The first step in management of a postmenopausal patient with complaints of hair excess and/or scalp hair loss is a thorough evaluation to rule out identifiable and potentially reversible causes of androgen excess, as discussed earlier. In those iatrogenic cases due to certain drugs, significant improvement in hair growth can be expected following discontinuation of the offending agent, which is preferably done in collaboration with the prescribing provider, lest undesirable effects emerge from this alteration in medical regimen. Similarly, hirsutism in women who are hyperandrogenic due to nonclassical CAH will improve after initiation of steroid therapy and consequent decline in adrenal androgen production. Women with evidence of Cushing’s necessitate evaluation for the source of cortisol excess (medication, adrenal tumor, pituitary adenoma, and inherited disorders such as multiple endocrine neoplasia). Definitive management would depend on the underlying mechanism for cortisol excess and should mitigate symptoms. For women with thyroid dysfunction, a gradual improvement in hair growth can be expected with attainment of euthyroid status. Due to the prolonged duration of hair growth and differentiation cycle (discussed elsewhere in this textbook), any improvement after intervention for hirsutism may not become clinically evident for several months or even up to a year [11]. Additional cosmetic measures may be required for faster relief, as discussed below.
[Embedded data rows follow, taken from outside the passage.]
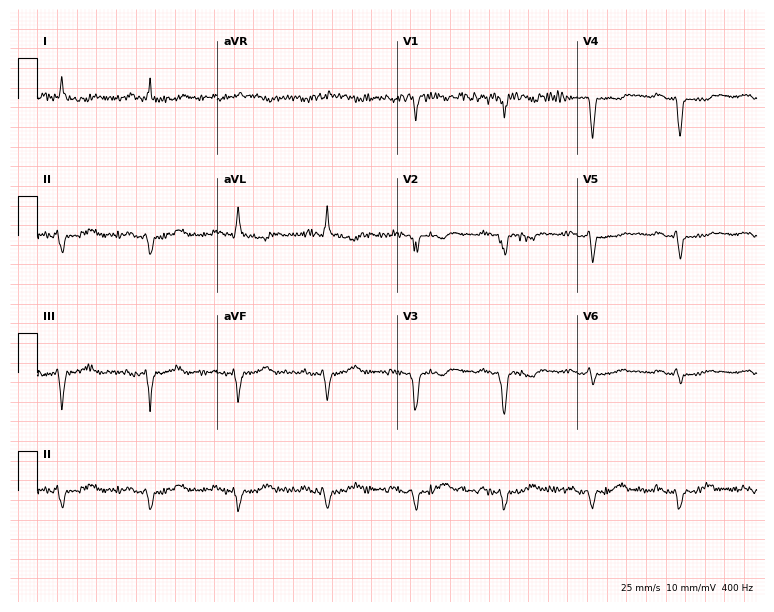
Resting 12-lead electrocardiogram (7.3-second recording at 400 Hz). Patient: a man, 78 years old. None of these six findings is recorded: first-degree AV block, right bundle branch block, left bundle branch block, sinus bradycardia, atrial fibrillation, sinus tachycardia. Findings outside these six are not listed.
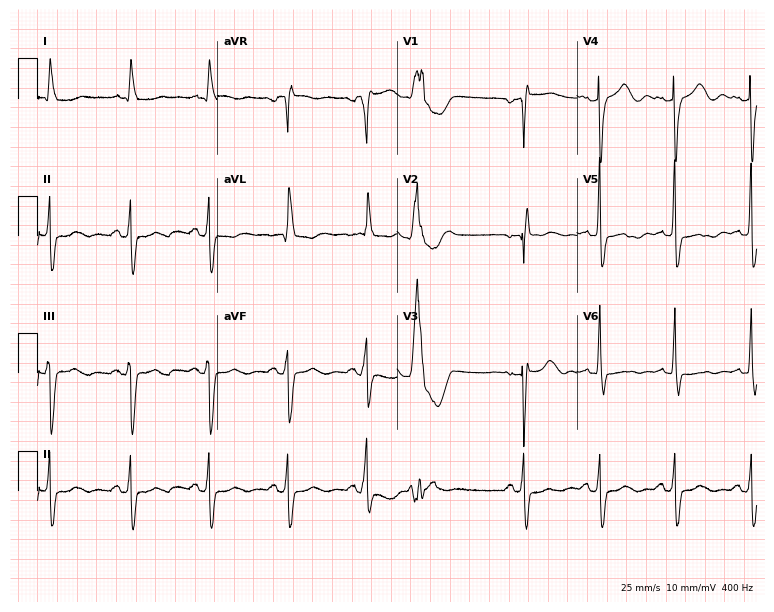
12-lead ECG from a female patient, 84 years old. Findings include right bundle branch block.
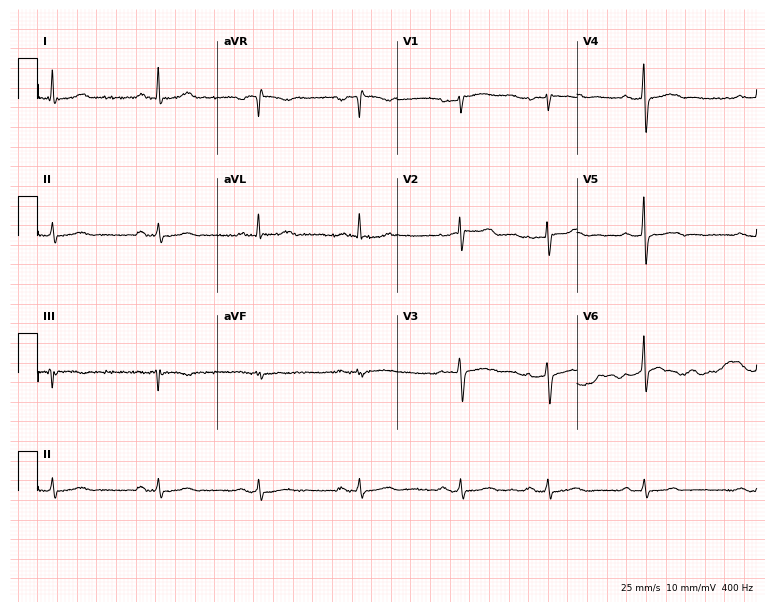
Resting 12-lead electrocardiogram. Patient: a 68-year-old man. None of these six findings is recorded: first-degree AV block, right bundle branch block (RBBB), left bundle branch block (LBBB), sinus bradycardia, atrial fibrillation (AF), sinus tachycardia.
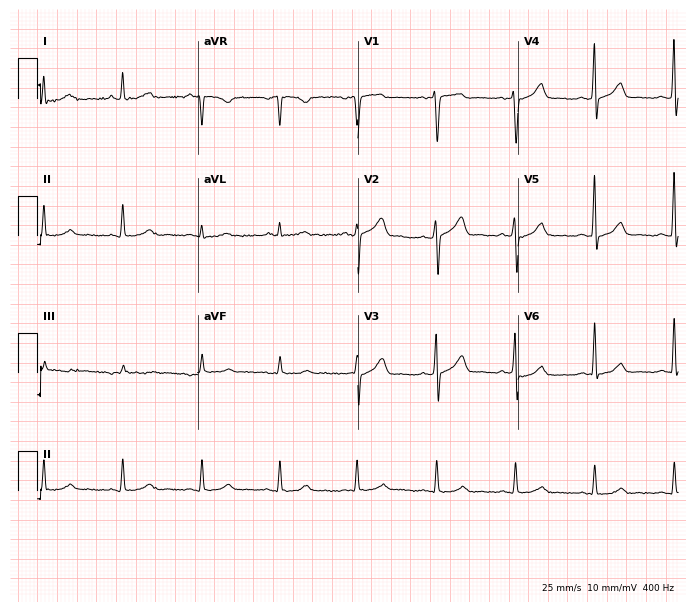
Electrocardiogram, a 58-year-old male. Of the six screened findings (first-degree AV block, right bundle branch block, left bundle branch block, sinus bradycardia, atrial fibrillation, sinus tachycardia), none is recorded.
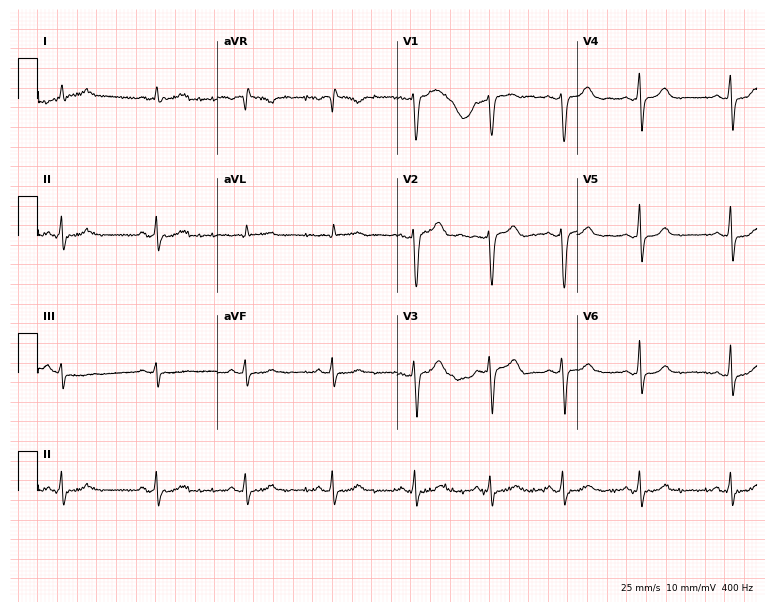
12-lead ECG from a woman, 44 years old (7.3-second recording at 400 Hz). Recorded interpretation: within normal limits.

The combination oral contraceptive pill (COCP) is the mainstay of pharmacotherapy for hirsutism in reproductive age women, and its use for such can be extended to healthy perimenopausal and early postmenopausal women [14]. The progestin component of COCP suppresses pituitary LH secretion, the main stimulant of ovarian androgen, and, to a lesser extent, adrenal androgen production [20]. Estrogenic component of COCP reduces free androgen levels by increasing hepatic production of SHBG [14]. While effective as first-line strategy in the younger perimenopausal and early menopausal women, COCP use is not risk-free and formulations containing the lowest estrogen doses should be used to minimize this risk. COCP use is contraindicated for women with a history of breast cancer and other hormone-sensitive tumors, for those deemed at risk for cardiovascular disease (CVD) and venous thromboembolism (VTE), for those with liver disease and uncontrolled hypertension, and for smokers. The choice of formulation should take into account the type of progestin and the dose of estrogenic component of the formulation. Progestins of low androgenic potency, such as norgestimate, norethindrone, and desogestrel, or antiandrogenic effects, such as drospirenone and cyproterone, should be preferentially considered when choosing a formulation to address symptoms of hyperandrogenism [21]. For the older symptomatic menopausal woman experiencing symptoms of hair excess and/or acne, lower dose menopausal hormone therapy (MHT) regimen is preferred to COCP; in addition to providing relief from vasomotor symptoms, estrogen component of MHT, particularly when administered orally, can bring about some decrease in the free androgen index (FAI) through direct effects on hepatic SHBG production and thereby offer cutaneous benefit for some [22, 23]. Decision to initiate MHT for cosmetic benefit alone must take into consideration the overall clinical picture including presence of menopausal symptoms, personalized risk for CVD, thromboembolism, and for fragility fractures. For women similar to our case under discussion, i.e., an older and asymptomatic menopausal woman with comorbidities who is remote from the final menstrual period, potential for harm associated with use of systemic MHT is deemed to outweigh any possible benefit that MHT may offer against hyperandrogenism; MHT should not be a consideration for the case under discussion [24].